Response by poster: Still mulling things over as I'm not about to make a choice until I get home from work and can at least look things over on a proper computer, but what I've discovered is that I want a small, horizontal-style messenger bag with a sternum strap, a divided main compartment (a surprisingly rare option!), a little bit of depth to it, and without too much bling (such as that huge buckle that Chrome puts on their bags). And a handle, but I guess I can't have everything. Anyway, if anyone else still has something to add, that's the most refined version of my search that I've come up with so far.

Trying to find exactly what I want is almost enough to make me consider going into business for myself, just so that I can have exactly what I want. Also it's made me want to get these companies to a web designer who can build them some kind of functional mobile site, as the websites for these bags are without exception purgatories of frustration and horror when accessed from my phone.
posted by Scientist at 2:51 PM on January 6, 2012

The Commuter 2.0 from Rickshaw Bags might be close, though it does start at $140.
posted by not.so.hip at 3:22 PM on January 6, 2012

Seconding Timbuk2. I've had my messenger bag for nearly 13 years of daily wear, and it's still going strong (although the corners are worn and lycra on the has come off the padding). In fact, I plan to invest in a new one soon.
posted by pakoothefakoo at 3:58 PM on January 6, 2012

I really like my Tom Bihn bag also (I don't remember the name of the style I have). They're a bit expensive, definitely not as-cheap-as-possible, but they are correspondingly well made and designed; if your bag lifetime is determined by wear (rather than, say, getting lost or eaten by bears) they're definitely worth it.
posted by hattifattener at 4:42 PM on January 6, 2012

I confess, I am a messenger bag junkie. Research the bag and patiently wait on eBay. Seriously, your budget can get more than one bag. To give an example, $30 got me a Barney rustle crumpler while $10 got me Manhattan portage. Just be aware of shipping charges.
posted by jadepearl at 8:09 PM on January 6, 2012

I've had a Tenba Large Messenger Bag for the past 3 years. It's a camera bag but there's a removable insert that I take out for day-to-day use. The bottom of the bag is rubberized and water resistant. The zippers are YKK zippers that will always work. The bag is made of very tough and durable ripstop nylon. There's a laptop compartment for the bag that can serve as a divider when you don't have your laptop. My favorite feature is that there's a quick access zipper that I use so that I don't have to flip open the flap to get at my stuff.
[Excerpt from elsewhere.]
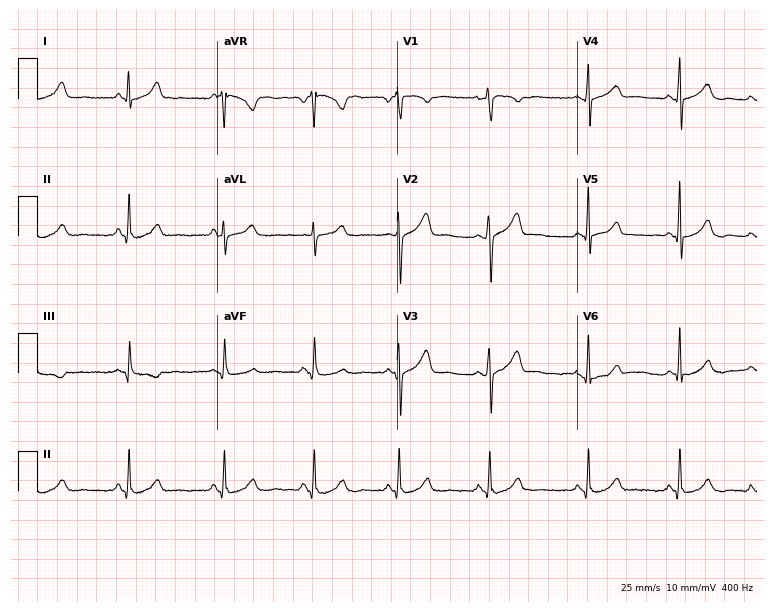
ECG — a 42-year-old female patient. Screened for six findings — first-degree AV block, right bundle branch block (RBBB), left bundle branch block (LBBB), sinus bradycardia, atrial fibrillation (AF), sinus tachycardia — none is recorded.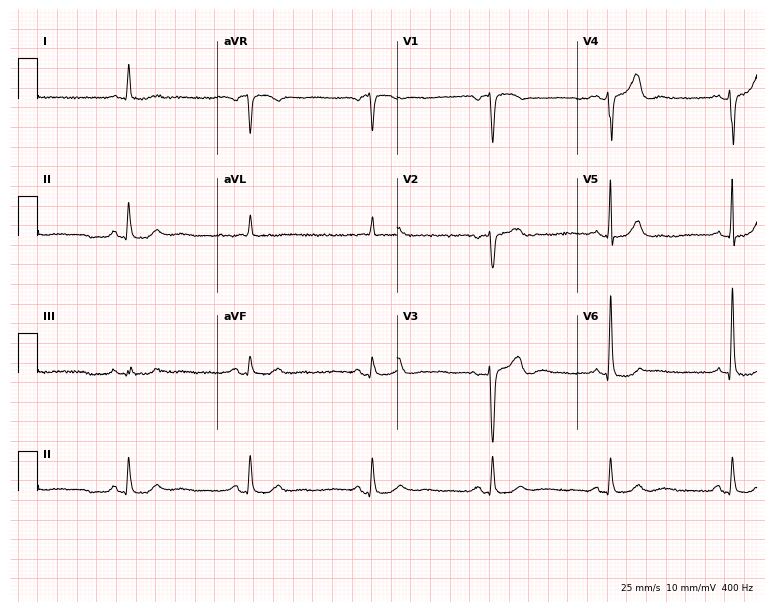
Standard 12-lead ECG recorded from a 75-year-old female patient (7.3-second recording at 400 Hz). The tracing shows sinus bradycardia (a sinus rate of 50 beats per minute or less).

It comes in plain black and has a handle, but the strap isn't a sternum strap.
posted by photovox at 8:26 PM on January 6, 2012

Response by poster: The deed is done. I ended up buying one of these bad boys (in that color scheme) for $61 including shipping via Amazon Prime. I am definitely looking forward to taking delivery.

Thanks for all the advice. I feel like I ended up with a pretty standard choice, but I feel good about it.